### Exercise material

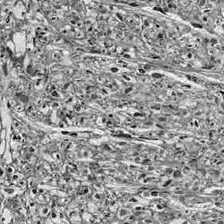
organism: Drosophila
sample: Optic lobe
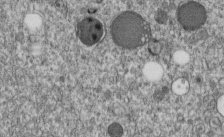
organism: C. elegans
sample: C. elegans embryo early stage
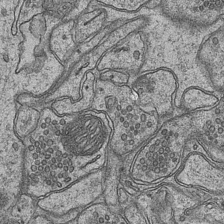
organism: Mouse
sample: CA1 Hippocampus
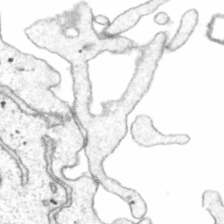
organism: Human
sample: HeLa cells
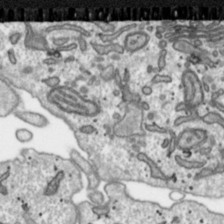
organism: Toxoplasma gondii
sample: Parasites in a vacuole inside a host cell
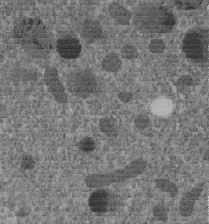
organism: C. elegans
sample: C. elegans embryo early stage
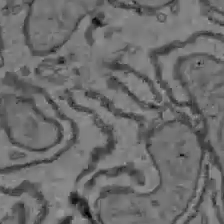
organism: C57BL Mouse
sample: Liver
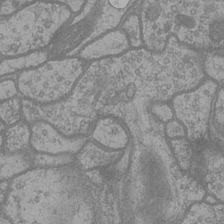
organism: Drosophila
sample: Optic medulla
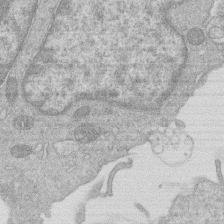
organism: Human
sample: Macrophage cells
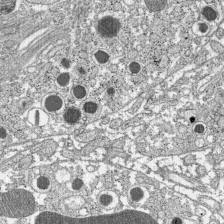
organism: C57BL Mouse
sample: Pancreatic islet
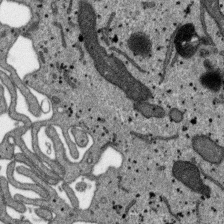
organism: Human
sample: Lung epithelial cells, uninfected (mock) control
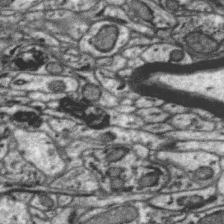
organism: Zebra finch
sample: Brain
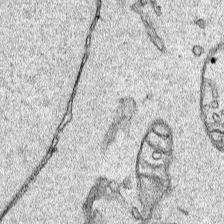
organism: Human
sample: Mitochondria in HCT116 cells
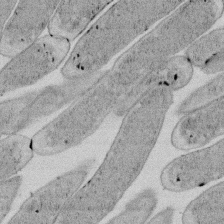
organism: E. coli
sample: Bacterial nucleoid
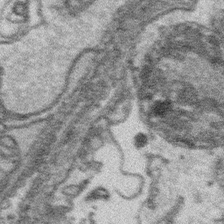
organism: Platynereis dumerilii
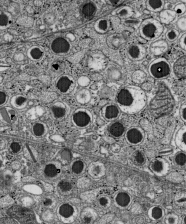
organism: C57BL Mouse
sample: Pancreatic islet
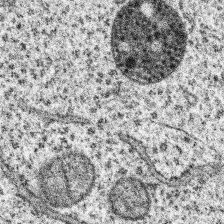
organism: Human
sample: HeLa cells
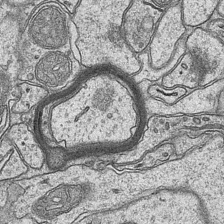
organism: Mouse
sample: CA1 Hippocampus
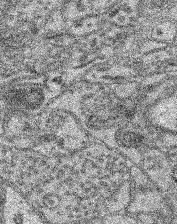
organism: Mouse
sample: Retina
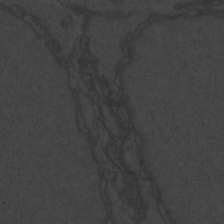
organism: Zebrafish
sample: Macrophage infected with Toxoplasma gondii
* * *
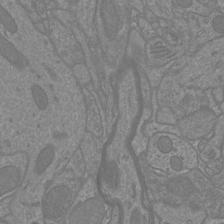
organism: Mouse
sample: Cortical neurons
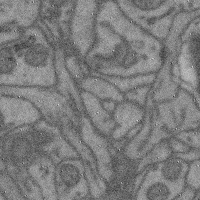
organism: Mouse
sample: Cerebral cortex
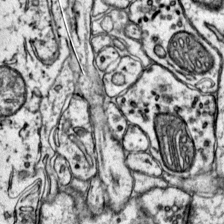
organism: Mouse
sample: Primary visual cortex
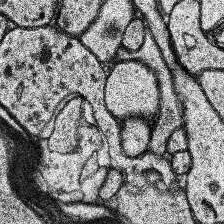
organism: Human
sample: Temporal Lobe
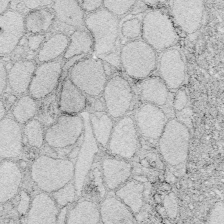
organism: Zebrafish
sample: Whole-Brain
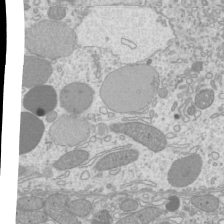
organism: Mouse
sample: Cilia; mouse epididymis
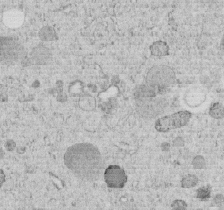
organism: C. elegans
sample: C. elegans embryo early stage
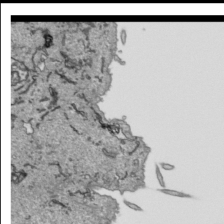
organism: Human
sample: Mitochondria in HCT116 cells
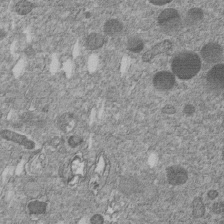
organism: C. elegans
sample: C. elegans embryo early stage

### Task requirements
Starting at the line above that has "sample: Liver" and ending at the line that has "sample: Macrophage infected", copy each line exactly, leaving the pictures out and adding nothing.

### Answer box
sample: Liver
organism: Drosophila
sample: Optic medulla
organism: Human
sample: Macrophage cells
organism: C57BL Mouse
sample: Pancreatic islet
organism: Human
sample: Lung epithelial cells, uninfected (mock) control
organism: Zebra finch
sample: Brain
organism: Human
sample: Mitochondria in HCT116 cells
organism: E. coli
sample: Bacterial nucleoid
organism: Platynereis dumerilii
organism: C57BL Mouse
sample: Pancreatic islet
organism: Human
sample: HeLa cells
organism: Mouse
sample: CA1 Hippocampus
organism: Mouse
sample: Retina
organism: Zebrafish
sample: Macrophage infected with Toxoplasma gondii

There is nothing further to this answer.